Attention Mechanism

A neural network component that computes a weighted sum of value vectors based on query-key similarity scores, allowing the model to selectively focus on relevant parts of its input regardless of positional distance.

Attention was introduced in Bahdanau et al. (2015) for sequence-to-sequence models and generalized to the self-attention variant in the "Attention Is All You Need" paper (Vaswani et al., 2017) that defined the Transformer architecture. For each position in the sequence, attention computes a query vector, compares it against key vectors at all positions, converts similarity scores to weights via softmax, and outputs a weighted sum of value vectors.

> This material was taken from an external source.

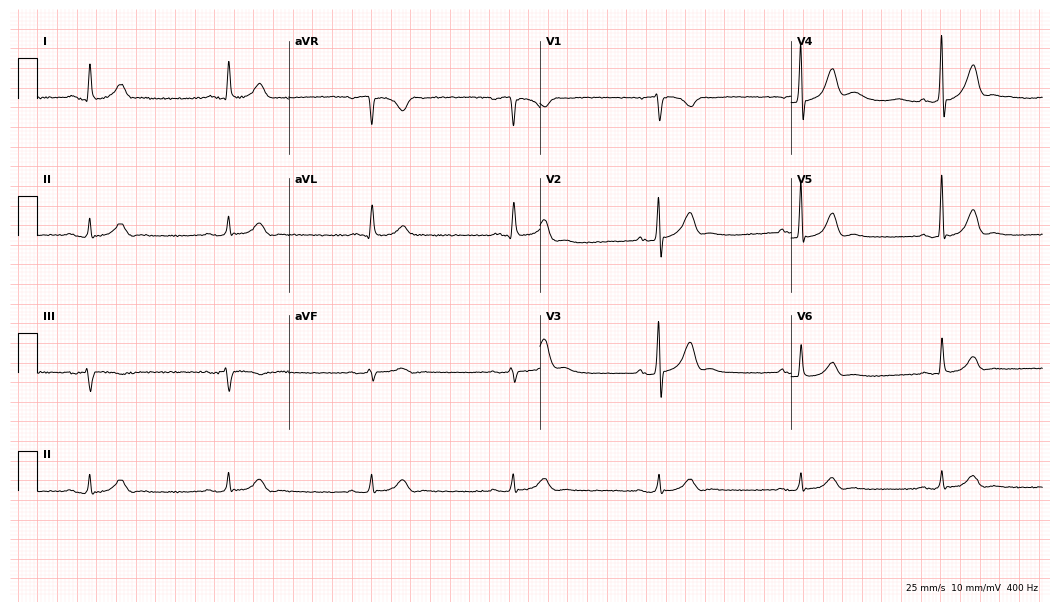
Electrocardiogram, an 80-year-old male. Interpretation includes sinus bradycardia (a sinus rate of 50 beats per minute or less).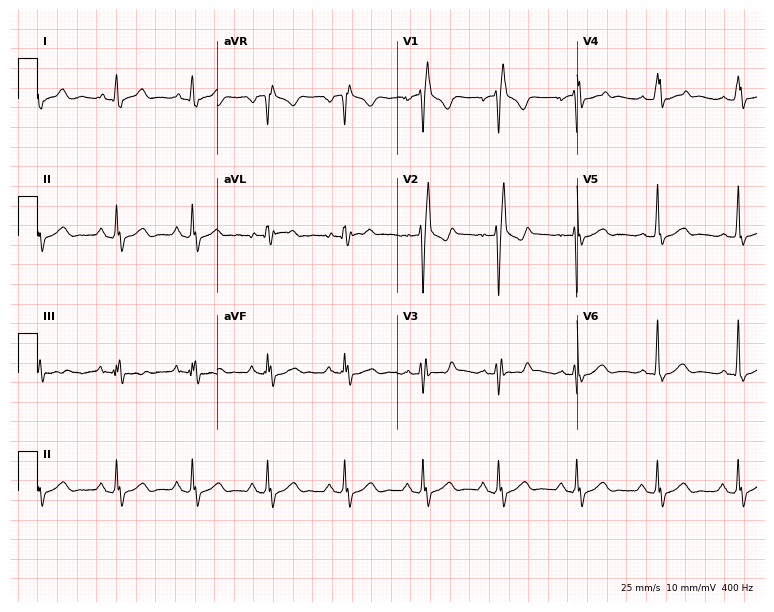
Electrocardiogram (7.3-second recording at 400 Hz), a 20-year-old man. Interpretation includes right bundle branch block (RBBB).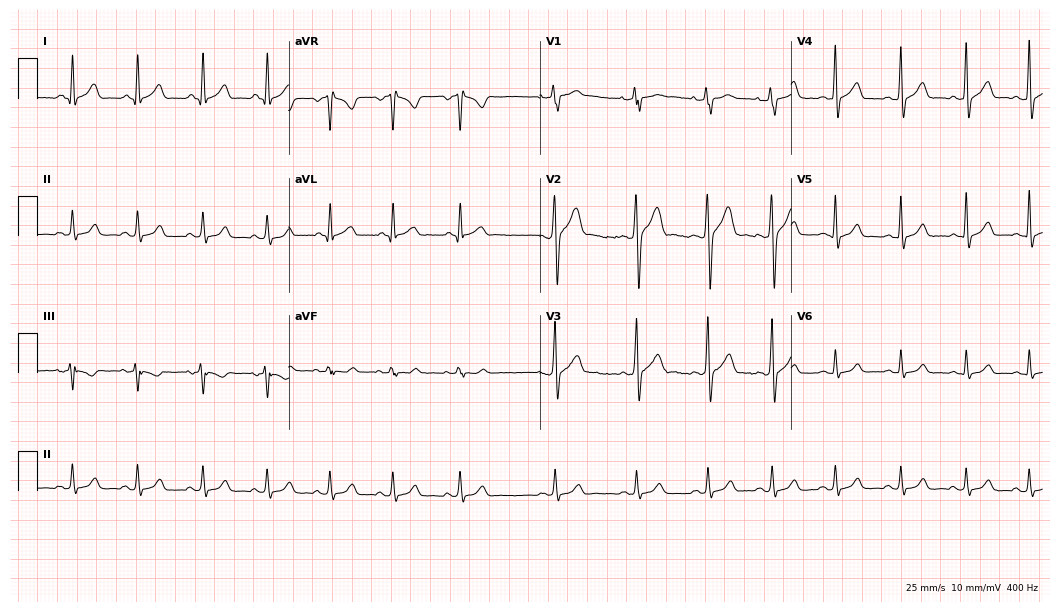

Self-attention allows each token to directly attend to every other token, capturing long-range dependencies without the recurrence bottleneck of RNNs. The computational cost is O(n²) in sequence length, which is the primary constraint on context window size for standard attention. Variants like FlashAttention optimize memory access patterns to make this quadratic scaling tractable for sequences up to 200K+ tokens.

Sparse attention (Longformer, BigBird) and linear attention approximations reduce the quadratic bottleneck for extremely long contexts but typically sacrifice some quality. Rotary Positional Embeddings (RoPE) and ALiBi extend effective attention distance beyond training lengths, enabling the long-context capabilities seen in Claude 3.7+ and Gemini 2.5.